(Excerpts from a dataset)
====

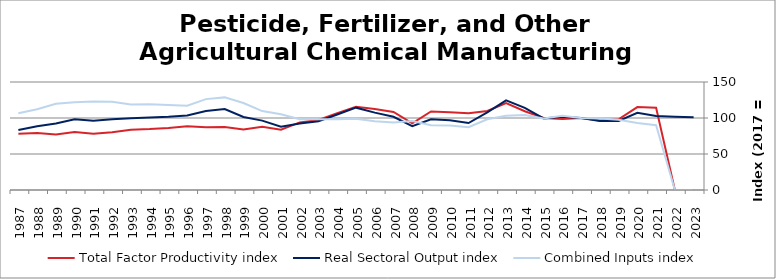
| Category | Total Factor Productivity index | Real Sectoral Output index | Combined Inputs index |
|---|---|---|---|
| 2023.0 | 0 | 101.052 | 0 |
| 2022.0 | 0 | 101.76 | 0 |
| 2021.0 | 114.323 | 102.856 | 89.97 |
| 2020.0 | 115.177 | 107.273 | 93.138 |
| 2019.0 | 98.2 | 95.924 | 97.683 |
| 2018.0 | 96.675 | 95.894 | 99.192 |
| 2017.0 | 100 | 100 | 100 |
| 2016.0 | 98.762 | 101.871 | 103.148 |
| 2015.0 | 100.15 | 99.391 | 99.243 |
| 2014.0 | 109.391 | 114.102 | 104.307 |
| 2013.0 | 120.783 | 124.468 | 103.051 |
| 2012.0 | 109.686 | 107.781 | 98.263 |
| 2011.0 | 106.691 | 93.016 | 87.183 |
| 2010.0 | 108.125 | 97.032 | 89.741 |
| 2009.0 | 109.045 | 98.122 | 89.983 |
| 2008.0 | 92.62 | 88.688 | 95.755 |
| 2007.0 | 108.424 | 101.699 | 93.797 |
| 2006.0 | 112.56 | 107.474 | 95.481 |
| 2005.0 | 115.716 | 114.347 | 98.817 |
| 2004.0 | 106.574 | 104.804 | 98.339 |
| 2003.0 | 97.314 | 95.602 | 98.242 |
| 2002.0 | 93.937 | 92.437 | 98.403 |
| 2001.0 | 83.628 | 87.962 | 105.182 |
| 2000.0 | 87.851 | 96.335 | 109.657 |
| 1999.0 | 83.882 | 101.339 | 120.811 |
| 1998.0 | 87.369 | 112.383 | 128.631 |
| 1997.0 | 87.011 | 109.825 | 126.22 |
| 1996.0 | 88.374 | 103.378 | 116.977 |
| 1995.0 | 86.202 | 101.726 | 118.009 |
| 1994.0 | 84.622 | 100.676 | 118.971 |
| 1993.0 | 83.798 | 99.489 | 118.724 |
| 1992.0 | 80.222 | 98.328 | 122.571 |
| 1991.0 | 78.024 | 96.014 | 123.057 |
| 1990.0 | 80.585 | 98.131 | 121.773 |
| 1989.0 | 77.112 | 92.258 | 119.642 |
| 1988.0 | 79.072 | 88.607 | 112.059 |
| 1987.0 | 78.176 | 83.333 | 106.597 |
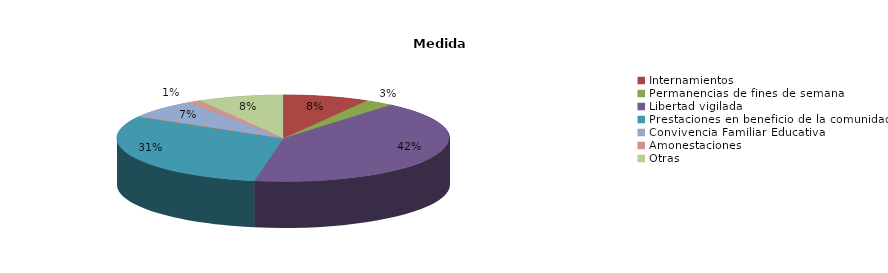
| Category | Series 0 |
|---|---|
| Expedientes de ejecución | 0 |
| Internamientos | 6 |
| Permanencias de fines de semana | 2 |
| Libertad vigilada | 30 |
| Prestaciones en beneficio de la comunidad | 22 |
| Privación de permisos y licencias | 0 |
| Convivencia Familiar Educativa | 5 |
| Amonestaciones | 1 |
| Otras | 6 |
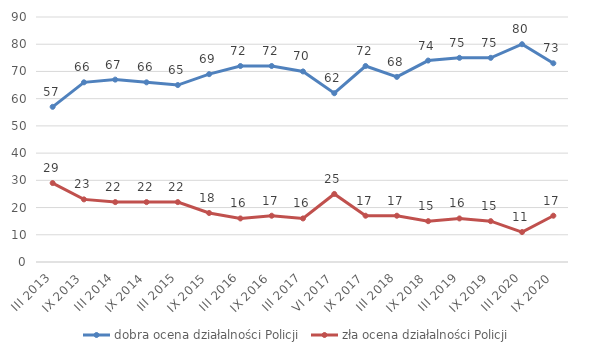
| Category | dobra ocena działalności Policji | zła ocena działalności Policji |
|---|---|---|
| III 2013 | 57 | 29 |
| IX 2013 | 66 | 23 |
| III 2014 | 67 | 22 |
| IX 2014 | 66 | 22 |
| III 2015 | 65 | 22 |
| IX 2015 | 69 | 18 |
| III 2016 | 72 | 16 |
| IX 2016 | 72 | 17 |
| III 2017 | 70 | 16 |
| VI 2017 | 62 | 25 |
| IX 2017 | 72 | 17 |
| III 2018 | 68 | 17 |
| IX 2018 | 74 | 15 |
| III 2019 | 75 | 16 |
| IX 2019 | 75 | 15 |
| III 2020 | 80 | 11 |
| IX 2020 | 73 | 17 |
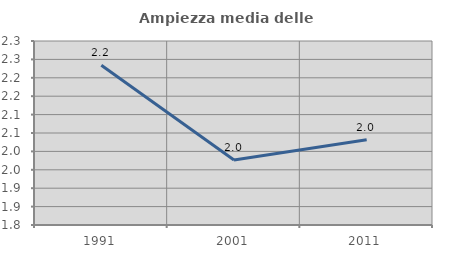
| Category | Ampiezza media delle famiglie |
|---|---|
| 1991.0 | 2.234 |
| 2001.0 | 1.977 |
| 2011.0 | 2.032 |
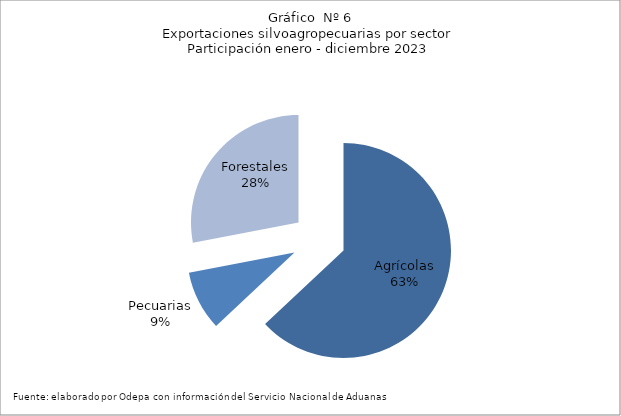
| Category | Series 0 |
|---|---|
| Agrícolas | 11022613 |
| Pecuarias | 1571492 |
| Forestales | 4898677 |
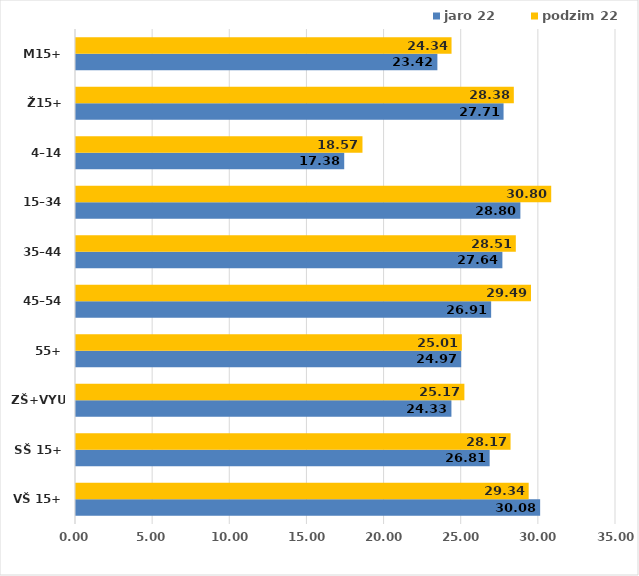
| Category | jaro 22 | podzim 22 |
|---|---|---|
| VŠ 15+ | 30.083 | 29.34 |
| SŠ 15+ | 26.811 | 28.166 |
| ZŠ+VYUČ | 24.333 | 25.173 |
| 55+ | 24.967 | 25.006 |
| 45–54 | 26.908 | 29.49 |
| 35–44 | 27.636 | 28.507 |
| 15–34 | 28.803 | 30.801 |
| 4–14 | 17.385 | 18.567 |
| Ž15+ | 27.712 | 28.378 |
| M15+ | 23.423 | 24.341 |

====

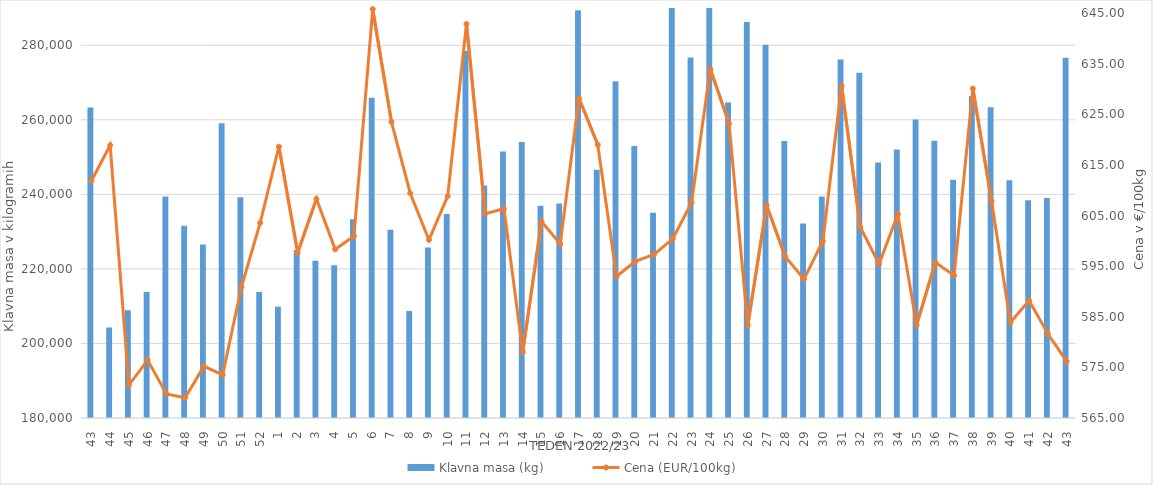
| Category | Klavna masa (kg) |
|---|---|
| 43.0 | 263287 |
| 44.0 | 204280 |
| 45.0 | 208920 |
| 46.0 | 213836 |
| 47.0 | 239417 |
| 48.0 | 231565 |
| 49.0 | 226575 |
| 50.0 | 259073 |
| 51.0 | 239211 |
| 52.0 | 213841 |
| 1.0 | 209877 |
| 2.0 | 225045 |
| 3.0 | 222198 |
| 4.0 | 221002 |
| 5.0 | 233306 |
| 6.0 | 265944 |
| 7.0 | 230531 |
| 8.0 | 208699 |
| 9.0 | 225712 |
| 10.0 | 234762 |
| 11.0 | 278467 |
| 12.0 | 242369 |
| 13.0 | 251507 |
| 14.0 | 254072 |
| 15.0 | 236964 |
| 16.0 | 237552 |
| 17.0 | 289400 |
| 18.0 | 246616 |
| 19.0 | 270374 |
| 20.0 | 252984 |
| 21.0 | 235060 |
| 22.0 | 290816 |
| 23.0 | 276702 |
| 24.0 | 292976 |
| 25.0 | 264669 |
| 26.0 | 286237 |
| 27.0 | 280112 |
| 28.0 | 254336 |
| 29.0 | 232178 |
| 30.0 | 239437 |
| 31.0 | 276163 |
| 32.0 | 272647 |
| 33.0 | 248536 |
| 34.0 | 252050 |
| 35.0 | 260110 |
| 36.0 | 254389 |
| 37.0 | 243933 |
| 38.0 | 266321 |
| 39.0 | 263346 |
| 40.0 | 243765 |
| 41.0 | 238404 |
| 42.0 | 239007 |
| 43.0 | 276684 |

====

● GOAL OF THE EXERCISE
Extract exactly and only the lines above from the line containing "29.0 | 232178 |" through the line containing "42.0 | 239007 |", both end lines included.

● THE ANSWER
| 29.0 | 232178 |
| 30.0 | 239437 |
| 31.0 | 276163 |
| 32.0 | 272647 |
| 33.0 | 248536 |
| 34.0 | 252050 |
| 35.0 | 260110 |
| 36.0 | 254389 |
| 37.0 | 243933 |
| 38.0 | 266321 |
| 39.0 | 263346 |
| 40.0 | 243765 |
| 41.0 | 238404 |
| 42.0 | 239007 |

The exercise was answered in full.